- **Records for processing**
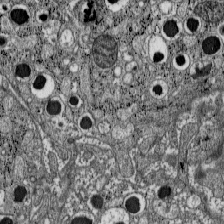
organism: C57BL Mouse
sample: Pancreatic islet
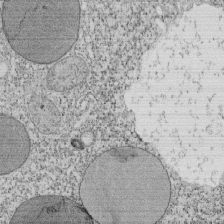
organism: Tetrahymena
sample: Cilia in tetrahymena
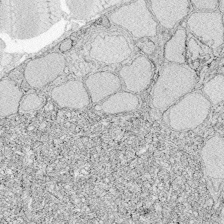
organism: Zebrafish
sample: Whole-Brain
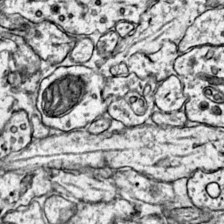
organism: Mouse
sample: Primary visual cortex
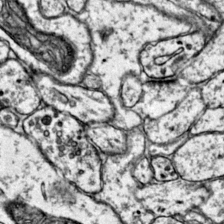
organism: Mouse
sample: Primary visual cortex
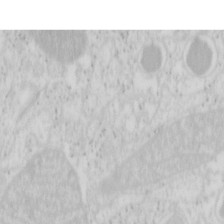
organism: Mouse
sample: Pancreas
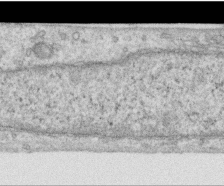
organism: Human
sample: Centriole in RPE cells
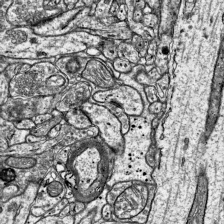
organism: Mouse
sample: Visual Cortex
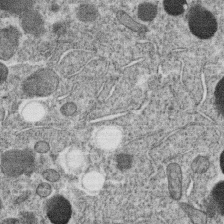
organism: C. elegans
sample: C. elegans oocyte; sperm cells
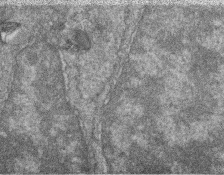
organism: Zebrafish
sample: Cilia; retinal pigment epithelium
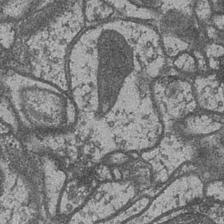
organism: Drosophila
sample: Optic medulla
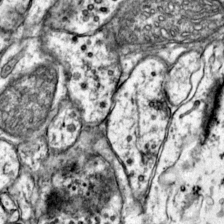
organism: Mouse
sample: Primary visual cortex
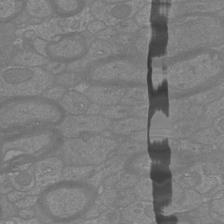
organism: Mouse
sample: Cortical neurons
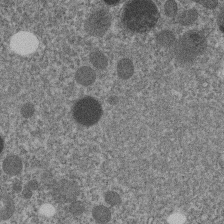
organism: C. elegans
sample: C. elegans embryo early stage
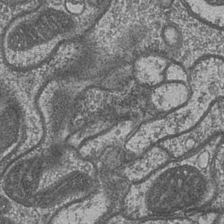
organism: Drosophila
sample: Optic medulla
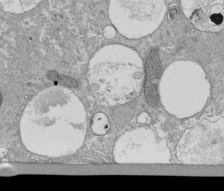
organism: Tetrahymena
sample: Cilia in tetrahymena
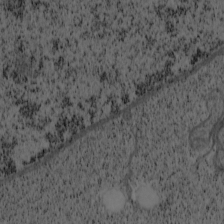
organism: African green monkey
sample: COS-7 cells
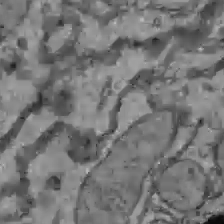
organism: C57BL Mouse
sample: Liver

- **Instructions for the task**
Pictures in the records above are not copied; print everything else exactly.

- **Result for this task**
organism: C57BL Mouse
sample: Pancreatic islet
organism: Tetrahymena
sample: Cilia in tetrahymena
organism: Zebrafish
sample: Whole-Brain
organism: Mouse
sample: Primary visual cortex
organism: Mouse
sample: Primary visual cortex
organism: Mouse
sample: Pancreas
organism: Human
sample: Centriole in RPE cells
organism: Mouse
sample: Visual Cortex
organism: C. elegans
sample: C. elegans oocyte; sperm cells
organism: Zebrafish
sample: Cilia; retinal pigment epithelium
organism: Drosophila
sample: Optic medulla
organism: Mouse
sample: Primary visual cortex
organism: Mouse
sample: Cortical neurons
organism: C. elegans
sample: C. elegans embryo early stage
organism: Drosophila
sample: Optic medulla
organism: Tetrahymena
sample: Cilia in tetrahymena
organism: African green monkey
sample: COS-7 cells
organism: C57BL Mouse
sample: Liver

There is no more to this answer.